One such tool is Seesaw, a student-driven digital portfolio. Seesaw is a “game changing tool” for both student documentation and assessment and provides the teacher with the ability to monitor growth and progress. Teachers can also provide timely feedback and use student work to flexibly group students and provide appropriate, leveled instruction. Teachers can also use these artifacts to prove mastery and readiness of a student to move on.
Seesaw allows students to take pictures and videos of their own work. They can record their explanations of how they completed a task or share their critical thinking. They can use the new “labels” tool to demonstrate understanding while again adding an audio recording.
One example of how Seesaw has been used during math centers is to have students build small towers using base-ten blocks.
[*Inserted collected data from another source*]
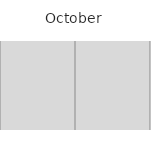
| Category | 1 | Fill 1 | 2 | Fill 2 | 3 | Fill 3 | 4 | Fill 4 | 5 | Fill 5 | 6 | Fill 6 | 7 | Fill 7 | 8 | Fill 8 | 9 | Fill 9 | 10 | Fill 10 | 11 | Fill 11 | 12 | Fill 12 | 13 | Fill 13 | 14 | Fill 14 | 15 | Fill 15 | 16 | Fill 16 | 17 | Fill 17 | 18 | Fill 18 | 19 | Fill 19 | 20 | Fill 20 | 21 | Fill 21 | 22 | Fill 22 | 23 | Fill 23 | 24 | Fill 24 | 25 | Fill 25 | 26 | Fill 26 | 27 | Fill 27 | 28 | Fill 28 | 29 | Fill 29 | 30 | Fill 30 | 31 | Fill 31 |
|---|---|---|---|---|---|---|---|---|---|---|---|---|---|---|---|---|---|---|---|---|---|---|---|---|---|---|---|---|---|---|---|---|---|---|---|---|---|---|---|---|---|---|---|---|---|---|---|---|---|---|---|---|---|---|---|---|---|---|---|---|---|---|
| R | 0 | 1 | 0 | 1 | 0 | 1 | 0 | 1 | 0 | 1 | 0 | 1 | 0 | 1 | 0 | 1 | 0 | 1 | 0 | 1 | 0 | 1 | 0 | 1 | 0 | 1 | 0 | 1 | 0 | 1 | 0 | 1 | 0 | 1 | 0 | 1 | 0 | 1 | 0 | 1 | 0 | 1 | 0 | 1 | 0 | 1 | 0 | 1 | 0 | 1 | 0 | 1 | 0 | 1 | 0 | 1 | 0 | 1 | 0 | 1 | 0 | 1 |
| M | 0 | 1 | 0 | 1 | 0 | 1 | 0 | 1 | 0 | 1 | 0 | 1 | 0 | 1 | 0 | 1 | 0 | 1 | 0 | 1 | 0 | 1 | 0 | 1 | 0 | 1 | 0 | 1 | 0 | 1 | 0 | 1 | 0 | 1 | 0 | 1 | 0 | 1 | 0 | 1 | 0 | 1 | 0 | 1 | 0 | 1 | 0 | 1 | 0 | 1 | 0 | 1 | 0 | 1 | 0 | 1 | 0 | 1 | 0 | 1 | 0 | 1 |
| U1 | 0 | 1 | 0 | 1 | 0 | 1 | 0 | 1 | 0 | 1 | 0 | 1 | 0 | 1 | 0 | 1 | 0 | 1 | 0 | 1 | 0 | 1 | 0 | 1 | 0 | 1 | 0 | 1 | 0 | 1 | 0 | 1 | 0 | 1 | 0 | 1 | 0 | 1 | 0 | 1 | 0 | 1 | 0 | 1 | 0 | 1 | 0 | 1 | 0 | 1 | 0 | 1 | 0 | 1 | 0 | 1 | 0 | 1 | 0 | 1 | 0 | 1 |
| U2 | 0 | 1 | 0 | 1 | 0 | 1 | 0 | 1 | 0 | 1 | 0 | 1 | 0 | 1 | 0 | 1 | 0 | 1 | 0 | 1 | 0 | 1 | 0 | 1 | 0 | 1 | 0 | 1 | 0 | 1 | 0 | 1 | 0 | 1 | 0 | 1 | 0 | 1 | 0 | 1 | 0 | 1 | 0 | 1 | 0 | 1 | 0 | 1 | 0 | 1 | 0 | 1 | 0 | 1 | 0 | 1 | 0 | 1 | 0 | 1 | 0 | 1 |
| U3 | 0 | 1 | 0 | 1 | 0 | 1 | 0 | 1 | 0 | 1 | 0 | 1 | 0 | 1 | 0 | 1 | 0 | 1 | 0 | 1 | 0 | 1 | 0 | 1 | 0 | 1 | 0 | 1 | 0 | 1 | 0 | 1 | 0 | 1 | 0 | 1 | 0 | 1 | 0 | 1 | 0 | 1 | 0 | 1 | 0 | 1 | 0 | 1 | 0 | 1 | 0 | 1 | 0 | 1 | 0 | 1 | 0 | 1 | 0 | 1 | 0 | 1 |

Students are then asked to calculate the value of their tower and explain how they know. Students were able to take a picture of their tower, utilize the drawing tool to write their tower’s value and then apply the recording tool to share their thinking. Finally, this artifact can be uploaded and saved into their portfolio, where the teacher could view and comment. This all can happen within a 15 minute, independent station.
Another great tool to use in tech stations are intuitive programs that practice fact fluency. Tools such as Reflex Math are adaptive and provide individualization. What makes it really work for competency-based centers is that teachers can monitor their students’ progress and provide support for those who need it.